= Av HaTumah =

In the realm of tumah and taharah terminology, the term Av HaTumah ("father of uncleanness," or simply Av) is a rabbinic term for a person or object that is in a state of tumah (ritual impurity), second in severity only to corpse uncleanness. Anything suffering from Av HaTumah ("Father of uncleanness"), such as carrion, the blood of a menstruate woman, seminal fluid, etc., can render those persons who touch it defiled at a further remove, known as a "first-grade level of uncleanness."
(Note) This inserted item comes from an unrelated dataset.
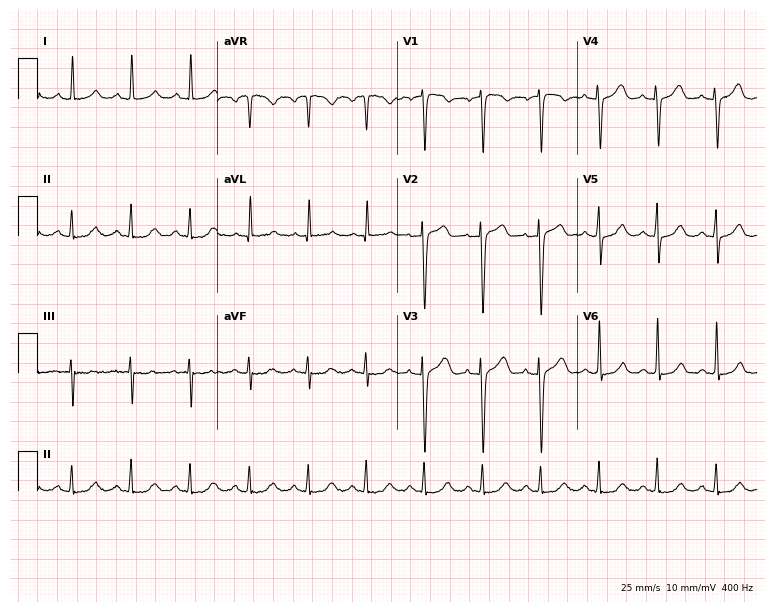
12-lead ECG from a 61-year-old female patient. Screened for six findings — first-degree AV block, right bundle branch block (RBBB), left bundle branch block (LBBB), sinus bradycardia, atrial fibrillation (AF), sinus tachycardia — none is recorded.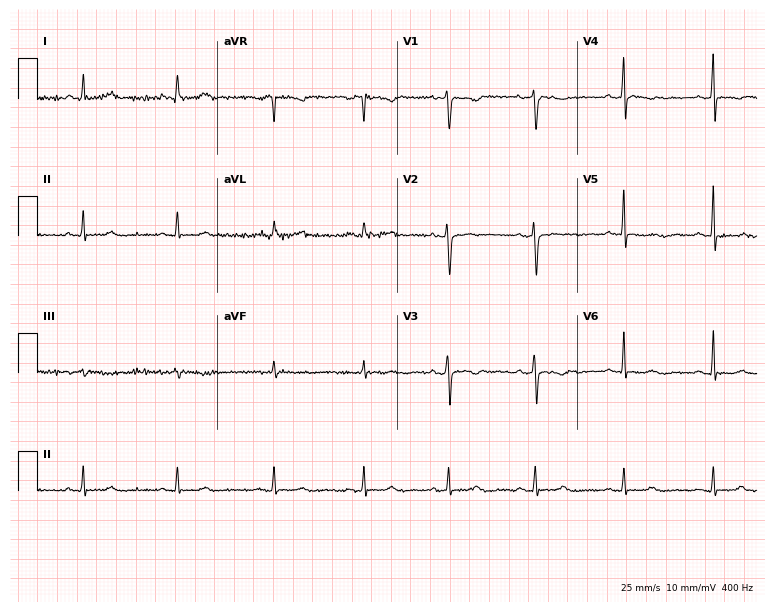
12-lead ECG from a 38-year-old female. No first-degree AV block, right bundle branch block, left bundle branch block, sinus bradycardia, atrial fibrillation or sinus tachycardia recorded for this tracing. Only these six findings were labelled.

A person or object that is an Av HaTumah has the ability to transfer its tumah to another person or object, such as clothing (usually at a downgraded level of tumah), while they, in turn, have the ability to transfer their tumah to both foods and drink (in the case of foods, at a downgraded level, but in the case of drinks, at the very same level).
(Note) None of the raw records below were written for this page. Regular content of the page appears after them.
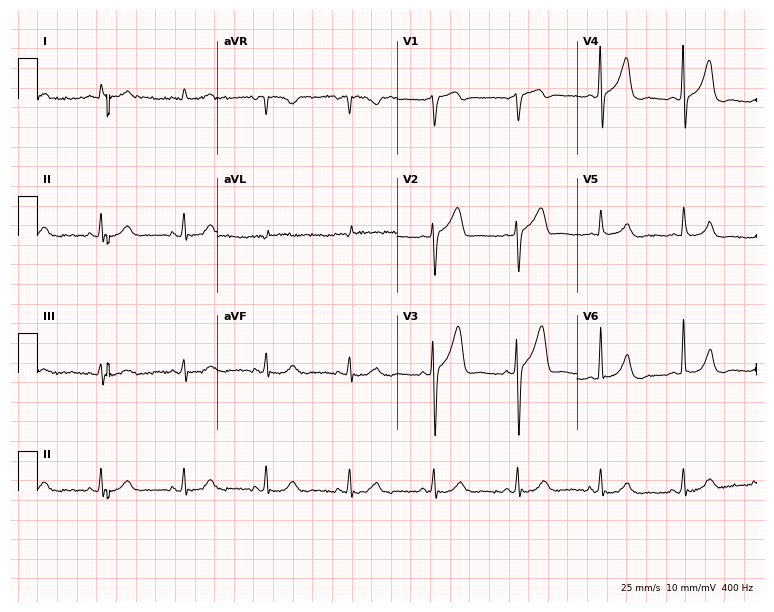
ECG (7.3-second recording at 400 Hz) — a 66-year-old man. Screened for six findings — first-degree AV block, right bundle branch block (RBBB), left bundle branch block (LBBB), sinus bradycardia, atrial fibrillation (AF), sinus tachycardia — none is recorded.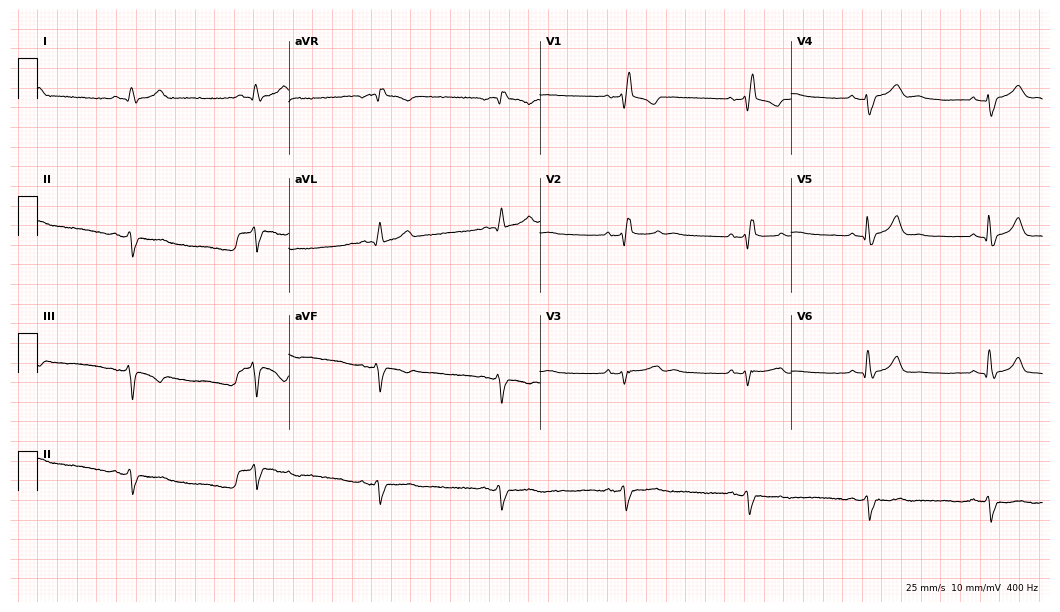
12-lead ECG from a male, 75 years old. Screened for six findings — first-degree AV block, right bundle branch block, left bundle branch block, sinus bradycardia, atrial fibrillation, sinus tachycardia — none is recorded. Findings outside these six are not listed.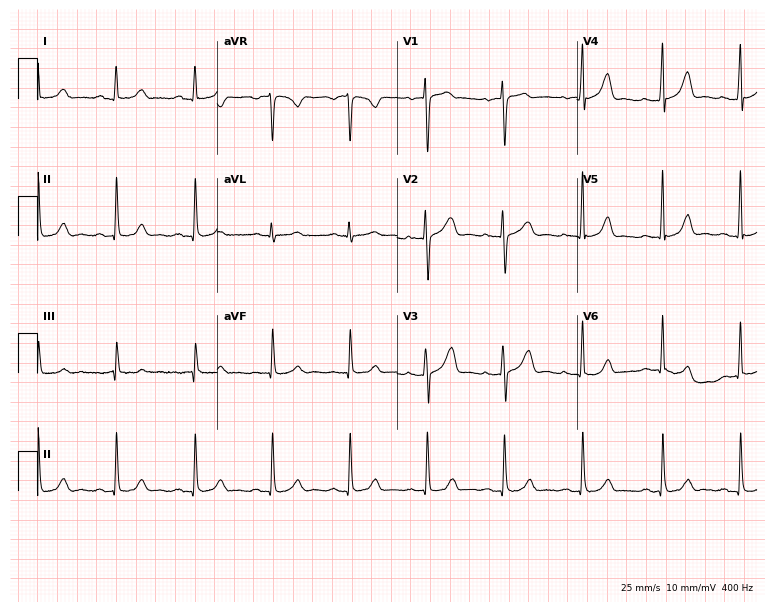
Resting 12-lead electrocardiogram. Patient: a 28-year-old female. Read as a normal ECG.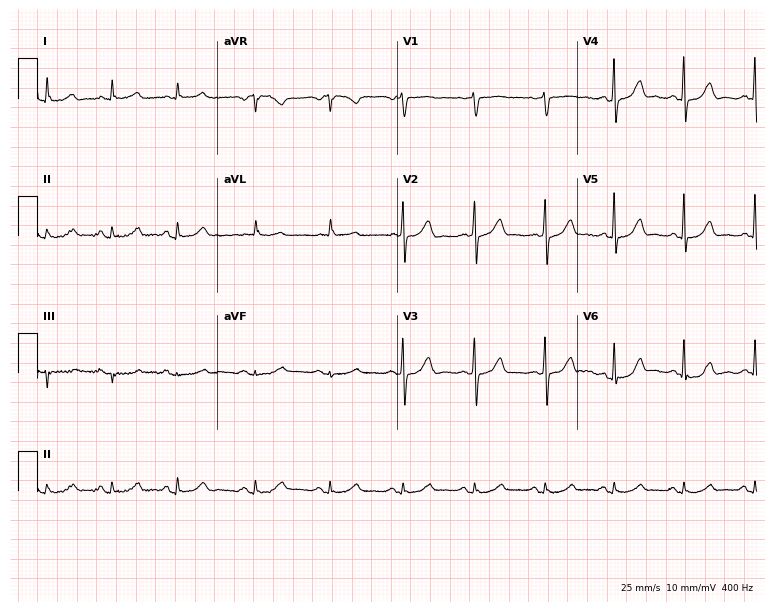
Electrocardiogram (7.3-second recording at 400 Hz), a 66-year-old woman. Of the six screened findings (first-degree AV block, right bundle branch block (RBBB), left bundle branch block (LBBB), sinus bradycardia, atrial fibrillation (AF), sinus tachycardia), none is recorded. Findings outside these six are not listed.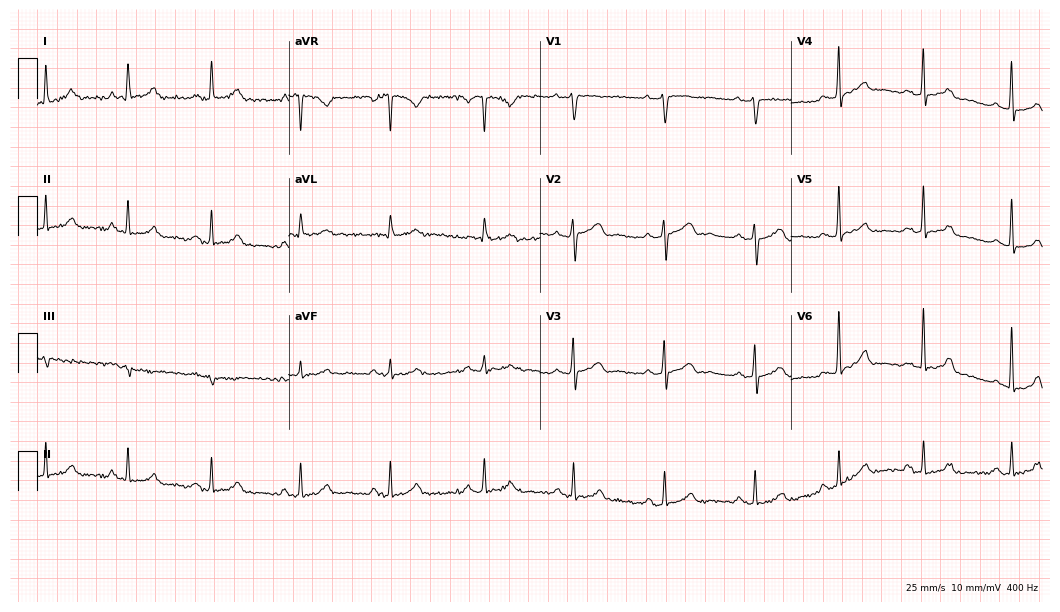
12-lead ECG (10.2-second recording at 400 Hz) from a 39-year-old female patient. Screened for six findings — first-degree AV block, right bundle branch block (RBBB), left bundle branch block (LBBB), sinus bradycardia, atrial fibrillation (AF), sinus tachycardia — none is recorded. Other findings, if any, are not listed.

There are two types of Av HaTumah, the first being one textually listed in the Torah (D'Oraita), such as the carcass of any of the eight creeping things named in Leviticus 11:29-30, or a seminal issue (Leviticus 15), inter alia; the second being one of rabbinic origin (D'Rabbanan), such as a grave area that had been ploughed, or any foreign land, or a dead human's bone the size of a barleycorn, among other things.

== Examples ==
An Av HaTumah is generally a person or object that is listed in the Torah. Common examples of an Av HaTumah include a zav, zavah, niddah, metzorah (leper), and midras.

== Purification ==
A person or object that is under Av HaTumah status can usually be purified by immersion in a mikveh and the elapse of sunset.